If you get that comma separated output, then it is indeed a mystery. — Jongware, Jul 24 '16 at 14:26
@RadLexus The OP probably doesn't know that the difference is important. — peterh, Jul 24 '16 at 20:27
I would like to vote to reopen your question, because it is not a duplicate on my opinion. My problem is that you didn't even try to follow the [lowest spelling English standards](http://meta.stackoverflow.com/questions/291362/advice-for-non-native-english-speakers/291370#291370) and thus it would poll the site. So I need to vote for leave it closed. — peterh, Jul 24 '16 at 20:28

score 2 · Answer 1 · answered Jul 24 '16 at 14:23

2

The macro sqr(i) i*i for sqr(3+1) will be evaluated to 3+1*3+1 which is ... 7. Put the arguments of the macro in parentheses:

#define sqr(i) (i) * (i)

if you really want to use a macro for this.
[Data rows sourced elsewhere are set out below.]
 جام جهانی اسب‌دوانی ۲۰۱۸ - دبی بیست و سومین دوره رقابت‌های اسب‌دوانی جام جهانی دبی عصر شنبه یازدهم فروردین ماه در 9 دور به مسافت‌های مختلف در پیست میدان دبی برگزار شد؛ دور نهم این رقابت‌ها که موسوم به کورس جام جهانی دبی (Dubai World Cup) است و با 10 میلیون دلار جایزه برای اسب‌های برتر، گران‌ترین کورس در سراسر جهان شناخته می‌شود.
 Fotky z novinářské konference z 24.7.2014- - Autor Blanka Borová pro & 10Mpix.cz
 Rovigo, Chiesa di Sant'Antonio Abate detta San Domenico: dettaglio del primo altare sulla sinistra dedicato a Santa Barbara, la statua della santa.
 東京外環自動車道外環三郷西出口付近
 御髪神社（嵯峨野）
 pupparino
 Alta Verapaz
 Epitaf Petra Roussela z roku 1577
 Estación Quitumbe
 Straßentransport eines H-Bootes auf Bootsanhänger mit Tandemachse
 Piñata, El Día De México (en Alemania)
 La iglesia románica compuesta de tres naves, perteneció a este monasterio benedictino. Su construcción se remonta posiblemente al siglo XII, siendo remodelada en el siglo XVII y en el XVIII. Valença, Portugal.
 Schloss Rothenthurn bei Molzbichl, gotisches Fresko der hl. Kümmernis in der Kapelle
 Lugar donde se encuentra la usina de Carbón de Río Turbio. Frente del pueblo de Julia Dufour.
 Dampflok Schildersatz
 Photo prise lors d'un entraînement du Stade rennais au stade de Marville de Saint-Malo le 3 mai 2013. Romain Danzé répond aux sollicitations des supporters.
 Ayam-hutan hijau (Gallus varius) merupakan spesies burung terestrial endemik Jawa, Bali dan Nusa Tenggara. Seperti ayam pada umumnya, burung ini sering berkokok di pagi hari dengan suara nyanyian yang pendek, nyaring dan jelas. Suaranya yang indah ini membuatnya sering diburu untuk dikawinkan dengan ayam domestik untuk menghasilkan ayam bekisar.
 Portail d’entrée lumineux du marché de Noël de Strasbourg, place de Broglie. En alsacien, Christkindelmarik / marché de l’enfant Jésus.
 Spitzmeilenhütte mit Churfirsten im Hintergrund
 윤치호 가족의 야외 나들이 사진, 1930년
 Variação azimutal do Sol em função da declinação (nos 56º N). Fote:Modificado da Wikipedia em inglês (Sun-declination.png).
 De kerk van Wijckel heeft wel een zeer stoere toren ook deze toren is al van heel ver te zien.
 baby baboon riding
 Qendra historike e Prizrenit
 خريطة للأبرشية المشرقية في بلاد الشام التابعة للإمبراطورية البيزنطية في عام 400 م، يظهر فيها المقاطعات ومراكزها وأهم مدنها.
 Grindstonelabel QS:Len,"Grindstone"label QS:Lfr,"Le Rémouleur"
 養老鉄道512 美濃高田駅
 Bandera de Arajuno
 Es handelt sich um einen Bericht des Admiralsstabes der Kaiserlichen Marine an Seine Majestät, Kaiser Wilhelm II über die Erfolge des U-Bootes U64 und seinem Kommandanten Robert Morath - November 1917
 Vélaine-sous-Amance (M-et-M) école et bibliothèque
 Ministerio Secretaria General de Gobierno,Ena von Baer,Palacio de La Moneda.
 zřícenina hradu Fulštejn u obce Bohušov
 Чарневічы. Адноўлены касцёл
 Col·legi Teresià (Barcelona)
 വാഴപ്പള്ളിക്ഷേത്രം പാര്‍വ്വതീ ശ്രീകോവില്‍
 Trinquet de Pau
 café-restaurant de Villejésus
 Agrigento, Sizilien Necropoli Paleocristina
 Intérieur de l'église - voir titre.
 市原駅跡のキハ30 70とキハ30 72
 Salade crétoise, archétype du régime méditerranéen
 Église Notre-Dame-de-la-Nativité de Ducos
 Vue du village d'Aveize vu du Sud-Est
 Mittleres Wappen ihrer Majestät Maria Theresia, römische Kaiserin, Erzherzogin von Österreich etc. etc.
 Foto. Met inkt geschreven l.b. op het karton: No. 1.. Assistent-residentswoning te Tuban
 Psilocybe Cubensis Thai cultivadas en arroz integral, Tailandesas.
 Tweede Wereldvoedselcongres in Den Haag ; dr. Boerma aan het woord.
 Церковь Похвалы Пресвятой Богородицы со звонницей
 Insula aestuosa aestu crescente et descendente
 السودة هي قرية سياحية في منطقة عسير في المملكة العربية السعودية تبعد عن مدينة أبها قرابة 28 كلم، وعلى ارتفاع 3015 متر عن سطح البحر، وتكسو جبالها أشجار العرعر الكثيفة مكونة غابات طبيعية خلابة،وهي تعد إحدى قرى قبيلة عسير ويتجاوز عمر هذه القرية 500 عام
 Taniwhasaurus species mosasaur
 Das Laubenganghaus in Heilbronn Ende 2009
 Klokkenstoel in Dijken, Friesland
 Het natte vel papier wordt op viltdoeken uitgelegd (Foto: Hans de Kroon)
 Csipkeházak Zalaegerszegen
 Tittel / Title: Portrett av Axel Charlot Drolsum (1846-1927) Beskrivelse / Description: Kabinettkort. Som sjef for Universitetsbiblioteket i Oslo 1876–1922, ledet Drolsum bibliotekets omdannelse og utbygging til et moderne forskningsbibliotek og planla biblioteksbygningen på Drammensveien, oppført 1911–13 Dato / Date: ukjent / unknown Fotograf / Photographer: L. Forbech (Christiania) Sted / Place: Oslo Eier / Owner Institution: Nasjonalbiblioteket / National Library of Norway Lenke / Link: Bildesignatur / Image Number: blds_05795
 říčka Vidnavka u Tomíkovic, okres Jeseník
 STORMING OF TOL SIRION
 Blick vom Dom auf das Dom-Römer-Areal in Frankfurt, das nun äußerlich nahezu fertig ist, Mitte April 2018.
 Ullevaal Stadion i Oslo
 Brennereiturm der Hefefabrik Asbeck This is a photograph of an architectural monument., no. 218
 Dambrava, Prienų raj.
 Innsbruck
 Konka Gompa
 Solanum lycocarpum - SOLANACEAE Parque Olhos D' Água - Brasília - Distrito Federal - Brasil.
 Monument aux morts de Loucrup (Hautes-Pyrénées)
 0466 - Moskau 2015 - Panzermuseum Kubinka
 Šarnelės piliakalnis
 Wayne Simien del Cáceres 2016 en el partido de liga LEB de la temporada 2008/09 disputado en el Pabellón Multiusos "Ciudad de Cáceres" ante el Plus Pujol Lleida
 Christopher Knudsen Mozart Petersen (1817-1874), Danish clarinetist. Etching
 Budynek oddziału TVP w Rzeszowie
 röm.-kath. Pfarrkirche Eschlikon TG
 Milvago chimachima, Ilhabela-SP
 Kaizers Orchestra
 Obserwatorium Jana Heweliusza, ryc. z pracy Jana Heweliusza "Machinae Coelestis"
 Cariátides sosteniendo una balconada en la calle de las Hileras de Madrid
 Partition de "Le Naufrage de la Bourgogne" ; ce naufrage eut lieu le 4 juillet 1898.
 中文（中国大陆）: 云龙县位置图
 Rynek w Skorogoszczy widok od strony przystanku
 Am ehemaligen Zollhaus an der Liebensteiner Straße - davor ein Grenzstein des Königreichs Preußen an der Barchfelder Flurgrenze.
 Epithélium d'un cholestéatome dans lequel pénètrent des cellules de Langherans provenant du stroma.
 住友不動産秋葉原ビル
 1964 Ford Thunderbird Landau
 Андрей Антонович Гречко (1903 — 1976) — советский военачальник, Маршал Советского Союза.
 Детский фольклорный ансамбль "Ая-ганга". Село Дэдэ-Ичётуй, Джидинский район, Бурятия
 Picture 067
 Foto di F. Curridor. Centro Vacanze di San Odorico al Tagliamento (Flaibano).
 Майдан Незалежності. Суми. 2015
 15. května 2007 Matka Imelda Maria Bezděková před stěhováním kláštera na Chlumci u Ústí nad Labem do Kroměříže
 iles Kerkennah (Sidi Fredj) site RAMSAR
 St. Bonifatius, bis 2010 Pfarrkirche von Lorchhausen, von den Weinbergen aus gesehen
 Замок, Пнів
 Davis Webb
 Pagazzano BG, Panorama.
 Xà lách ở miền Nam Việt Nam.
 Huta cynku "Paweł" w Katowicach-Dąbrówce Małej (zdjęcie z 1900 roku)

answered Jul 24 '16 at 14:23

Ferenc Deak

score 0 · Accepted Answer · edited Jun 20 '20 at 09:12

You are using the macro you define but the definition is a pitfall itself:

#define sqr(i) i*i

when you do this sqr(3) then this will be replaced and executed as 3*3 resulting 9

BUT HERE IS THE PROBLEM

sqr(3+1) will be replaced and executed as 3+1*3+1 resulting 3+3+1 =7

because the parameter will not be resolved before is passed to the macro...

instead it will just make a dumb-replace, changing every coincidence of i for the parameter 3+1

Ergo:

your macro behaves

input    output 

3          9 
3+1        7 
4          16